=== Material for this task ===

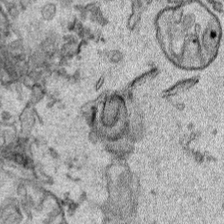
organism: Human
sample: Mitochondria in HCT116 cells
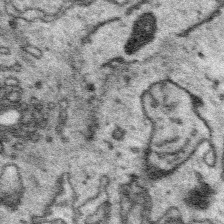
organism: Platynereis dumerilii
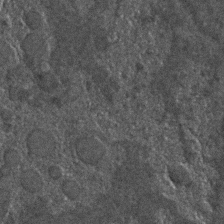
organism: C. elegans
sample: C. elegans embryo
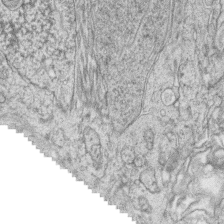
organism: Zebrafish
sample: synaptic ribbons in rod cells and cone cells
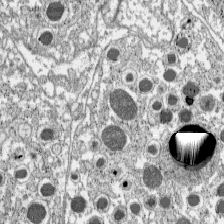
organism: C57BL Mouse
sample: Pancreatic islet
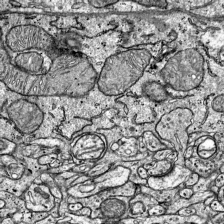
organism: Mouse
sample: Visual Cortex
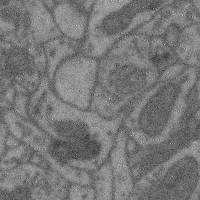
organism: Mouse
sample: Cerebral cortex
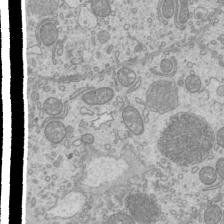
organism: Mouse
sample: Cilia; mouse epididymis
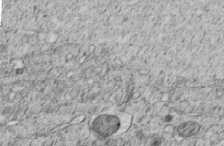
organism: C. elegans
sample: C. elegans embryo early stage
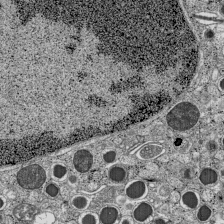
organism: C57BL Mouse
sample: Pancreatic islet
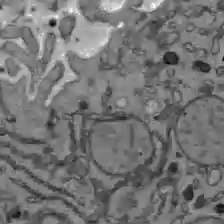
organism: C57BL Mouse
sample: Liver
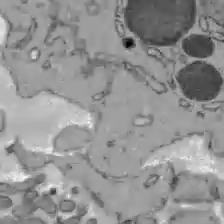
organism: C57BL Mouse
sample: Liver
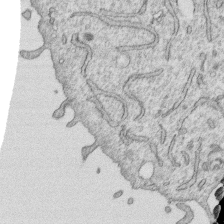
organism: Human
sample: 1205lu cells
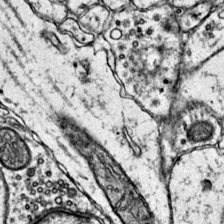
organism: Mouse
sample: Primary visual cortex
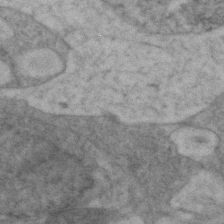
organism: Zebrafish
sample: Zebrafish embryo
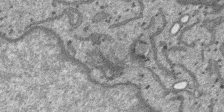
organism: Human
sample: Lung epithelial cells infected with SARS-CoV-2
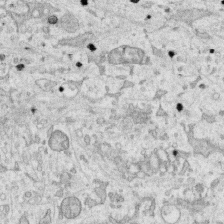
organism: Human
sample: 1205lu cells
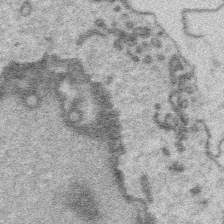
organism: Platynereis dumerilii
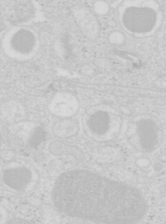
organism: Mouse
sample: Pancreas
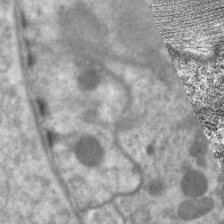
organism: C. elegans
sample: Pharynx
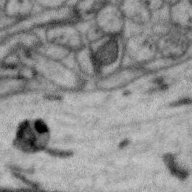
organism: Zebra finch
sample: Brain
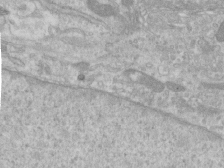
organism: Human
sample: Centriole in RPE cells
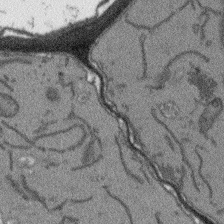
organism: Arabidopsis thaliana
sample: Root tip
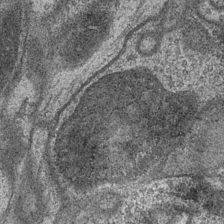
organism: Drosophila
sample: Optic medulla
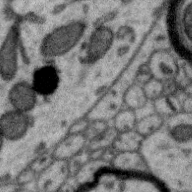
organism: Zebra finch
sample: Brain
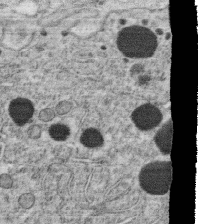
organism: C. elegans
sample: C. elegans oocyte; sperm cells
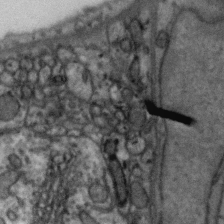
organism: Zebra finch
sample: Brain
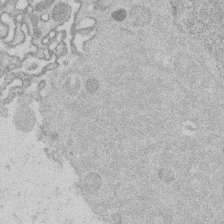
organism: Mouse
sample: Dividing mouse embryo 1 cell stage
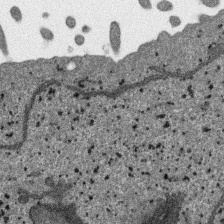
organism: Human
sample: Lung epithelial cells infected with SARS-CoV-2
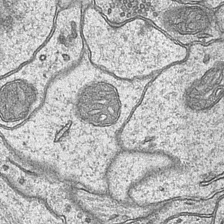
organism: Mouse
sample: CA1 Hippocampus
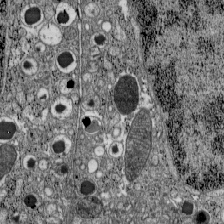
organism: C57BL Mouse
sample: Pancreatic islet
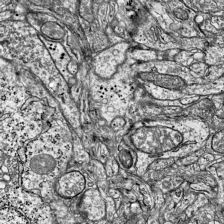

===

● **Exercise goal**
In the copy, include every record exactly and no pictures.

● **Response for this exercise**
organism: Human
sample: Mitochondria in HCT116 cells
organism: Platynereis dumerilii
organism: C. elegans
sample: C. elegans embryo
organism: Zebrafish
sample: synaptic ribbons in rod cells and cone cells
organism: C57BL Mouse
sample: Pancreatic islet
organism: Mouse
sample: Visual Cortex
organism: Mouse
sample: Cerebral cortex
organism: Mouse
sample: Cilia; mouse epididymis
organism: C. elegans
sample: C. elegans embryo early stage
organism: C57BL Mouse
sample: Pancreatic islet
organism: C57BL Mouse
sample: Liver
organism: C57BL Mouse
sample: Liver
organism: Human
sample: 1205lu cells
organism: Mouse
sample: Primary visual cortex
organism: Zebrafish
sample: Zebrafish embryo
organism: Human
sample: Lung epithelial cells infected with SARS-CoV-2
organism: Human
sample: 1205lu cells
organism: Platynereis dumerilii
organism: Mouse
sample: Pancreas
organism: C. elegans
sample: Pharynx
organism: Zebra finch
sample: Brain
organism: Human
sample: Centriole in RPE cells
organism: Arabidopsis thaliana
sample: Root tip
organism: Drosophila
sample: Optic medulla
organism: Zebra finch
sample: Brain
organism: C. elegans
sample: C. elegans oocyte; sperm cells
organism: Zebra finch
sample: Brain
organism: Mouse
sample: Dividing mouse embryo 1 cell stage
organism: Human
sample: Lung epithelial cells infected with SARS-CoV-2
organism: Mouse
sample: CA1 Hippocampus
organism: C57BL Mouse
sample: Pancreatic islet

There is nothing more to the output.